DivideBuy got over £60 million from UK local banks including Paragon as equity and debt-financing investment.
Aside from the additional credit for loan applicants, the fund will be used to help DivideBuy expand company’s retailer network and develop new market-leading technology for the benefit of customers.
DivideBuy CEO and Co-Founder Robert Flowers said that the company will be investing in technology that would assist customers in making transactions seamless.
“DivideBuy has one overarching goal; to make interest free credit easy and accessible to both retailers and consumers. DivideBuy has focused on delivering technology and solutions that enhance the experience of our users and we will continue to do so,” said Flowers.
UK’s interest-free-only credit DivideBuy focus on technological-driven solutions, which is something new to the lending industry. User-experience is lifted with a fully-automated underwriting and decision.
Non-Executive Chairman of DivideBuy Max Reeves said, “This investment by leading private equity players and banks in DivideBuy reflects the value that our business model and technology creates for retailers and customers as well as our progress as an organization.”

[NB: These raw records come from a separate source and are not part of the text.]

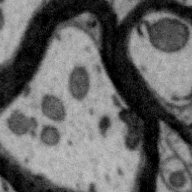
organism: Zebra finch
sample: Brain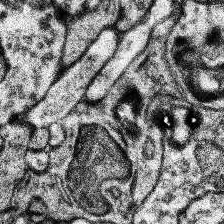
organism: Human
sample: Temporal Lobe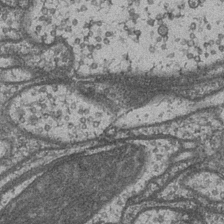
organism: Drosophila
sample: Optic medulla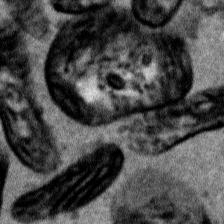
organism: Human
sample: Mitochondria in HCT116 cells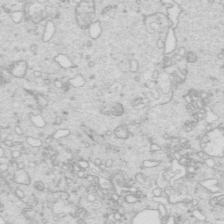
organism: Mouse
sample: Multiciliated cells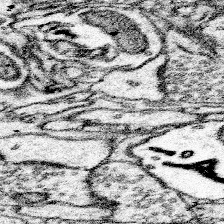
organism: Mouse
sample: Somatosensory cortex neuropil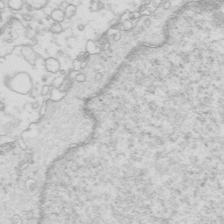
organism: Mouse
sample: Multiciliated cells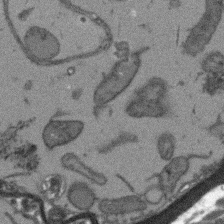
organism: Arabidopsis thaliana
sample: Root tip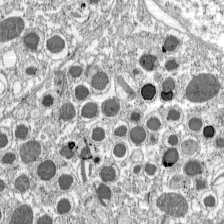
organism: C57BL Mouse
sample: Pancreatic islet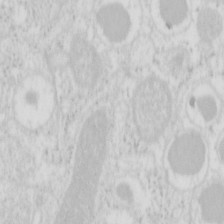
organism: Mouse
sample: Pancreas

Meanwhile, Paragon Senior Director Lewis Fitzsimons said that they will continue to support fintech firms with the ‘ambition to develop their technology and solutions.’
Paragon has been engaged with funding fintech firms before DivideBuy. It has supported Paybreak and Duologi to grow their activities, with other SME lender Liberis. Paragon is also part of the £57.5 million funding package that will support UK small businesses to protect more than 100,000 jobs in the near 2020.
DivideBuy is founded in 2004 and partners with hundreds of retailers who are looking to grow market share significantly. What the company has been doing is updating the inventory of clients and links it to warehouse management systems. By 2019, the company aims to work with over a million retailers.